We are diversifying ourselves to apply formal verification on 3️⃣ new languages with Solidity, Rust, and TypeScript. In this article we describe our approach. For these three languages, we translate the code to the proof system 🐓 Coq. We generate the cleanest 🧼 possible output to simplify the formal verification 📐 effort that comes after.
Formal verification is a way to ensure that a program follows its specification in 💯% of cases thanks to the use of mathematical methods. It removes far more bugs and security issues than testing, and is necessary to deliver software of the highest quality 💎.
🗺️ General plan
To apply formal verification to real-sized applications, we need to handle thousands of lines of code in a seamless way. We rely on the proof system Coq to write our proofs, as it has a mature ecosystem, and automated (SMT) and interactive ways to write proofs. To keep the proofs simple, we must find an efficient way to convert an existing and evolving codebase to Coq.
For example, given the following TypeScript example:
export function checkIfEnoughCredits(user: User, credits: number): boolean {
if (user.isAdmin) {
return credits >= 0;
}
return credits >= 1000;
}
we want to generate the corresponding Coq code in an automated way:
Definition checkIfEnoughCredits (user : User) (credits : number) : bool :=
if user.(User.isAdmin) then
credits >= 0
else
credits >= 1000.
This is the exact equivalent written using the Coq syntax, where we check the credits
condition depending on the user's status. This is the checkIfEnoughCredits
definition a Coq developer would directly write, in an idiomatic way.
We make some hypothesis on the input code. In TypeScript we assume the code does not contain mutations, which is often the case to simplify asynchronous code. In Rust we have other hypothesis as making safe mutations is one of the keys features of the language and a frequent pattern. For each language we look for a correct subset to work on, to support common use cases and still generate a clean Coq code.
🇸 Solidity
➡️ Project page ⬅️
The Solidity language is the main language to write smart contracts on the Ethereum blockchain. As smart contracts cannot be easily updated and handle a large amount of money, it is critical to formally verify them to prevent bugs.
Our strategy is to develop a translator coq-of-solidity from Solidity to Coq. We are using an implementation of an ERC-20 smart contract as an example to guide our translation. Two top difficulties in the translation of Solidity programs are:
- the use of object-oriented programming with inheritance on classes,
- the use of mutations and errors, that need to be handled in a monad.
We are still trying various approach to handle these difficulties and generate a clean Coq output for most cases.
In addition to our work on Solidity, we are looking at the EVM code that is the assembly language of Ethereum. It has the advantage of being more stable and with a simpler semantics than Solidity. However, it is not as expressive and programs in EVM are much harder to read. We have a prototype of translator from EVM to Coq named ethereum-vm-to-coq. An interesting goal will be to connect the translation of Solidity and of EVM in Coq to show that they have the same semantics on a given smart contract.
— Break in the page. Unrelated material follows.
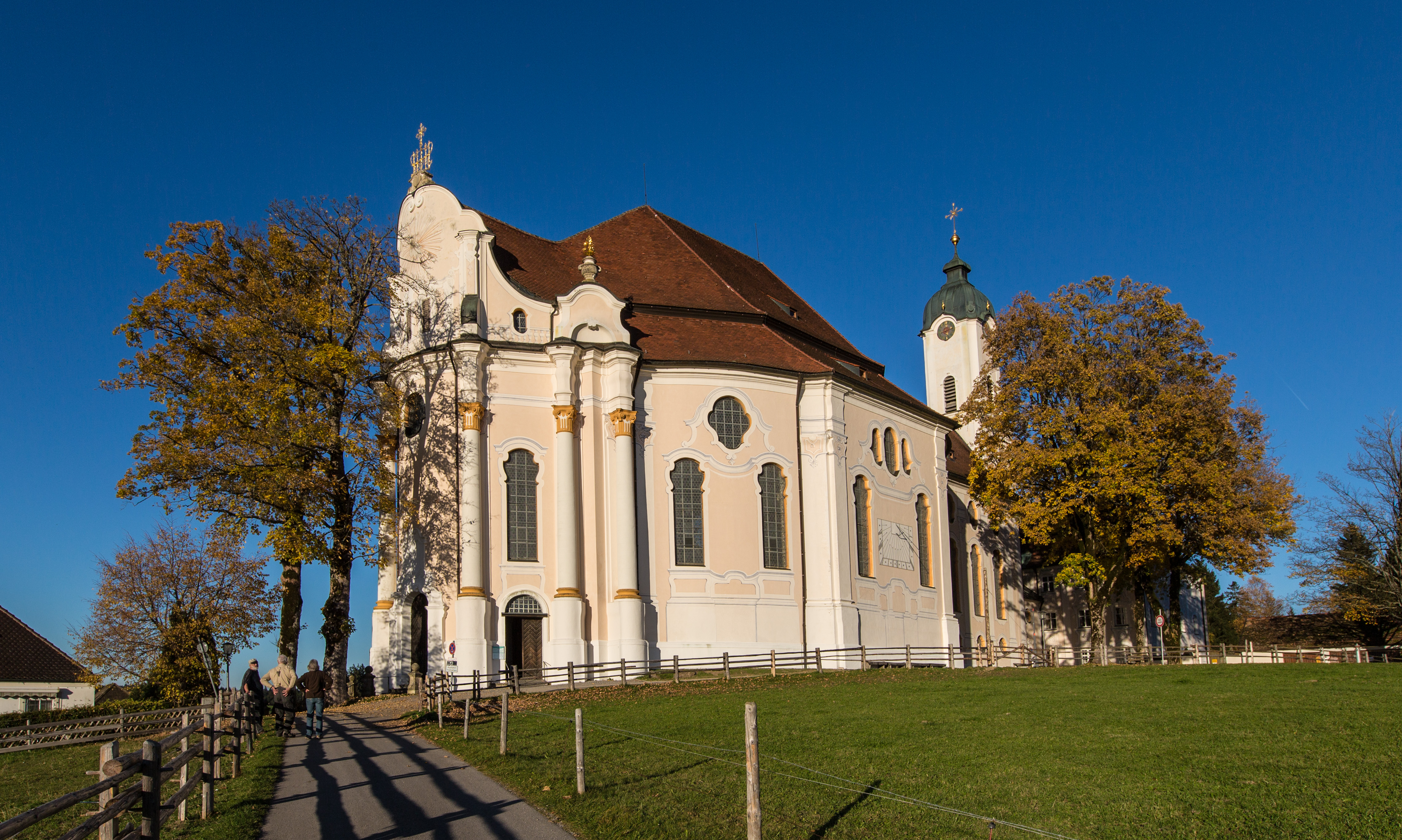 Wieskirche in der späten NachmitagssonneThis is a photograph of an architectural monument.

Note that EVM is the target language of many verification project on Ethereum such as Certora or static analyzers. We prefer to target Solidity as it is more expressive and the generated code in Coq will thus be easier to verify.
🦀 Rust
➡️ Project page ⬅️
The Rust language is a modern systems programming language that is gaining popularity. It is a safe language that prevents many common errors such as buffer overflows or use-after-free. It is also a language that is used to write low-level code, such as drivers or operating systems. As such, it is critical to formally verify Rust programs to prevent bugs.
We work in collaboration with the team developing the Aeneas project, with people from Inria and Microsoft. The aim is to translate Rust code with mutations to a purely functional form in Coq (without mutations) to simplify the verification effort and avoid the need of separation logic. The idea of this translation is explained in the Aeneas paper.
There are two steps in the translation:
- From MIR (low-level intermediate form of Rust) to LLBC. This is a custom language for the project that contains all the information of MIR but is better suited for analysis. For example, instead of using a control-flow graph it uses control structures and an abstract syntax tree. This step is implemented in Rust.
- From LLBC to Coq. This is the heart of the project and is implemented in OCaml. This is where the translation from mutations to a purely functional form occurs.
For now we are focusing on adding new features to LLBC and improving the user experience: better error messages, generation of an output with holes for unhandled Rust features.
🌐 TypeScript
➡️ Project page ⬅️
We have a 📽️ demo project to showcase the translation of a purely functional subset of JavaScript to Coq. We handle functions and basic data types such as records, enums and discriminated unions. We are now porting the code to TypeScript in coq-of-ts. We prefer to work on TypeScript rather than JavaScript as type information are useful to guide the translation, and avoid the need of additional annotations on the source code.
Our next target will be to make coq-of-ts
usable on real-life project example.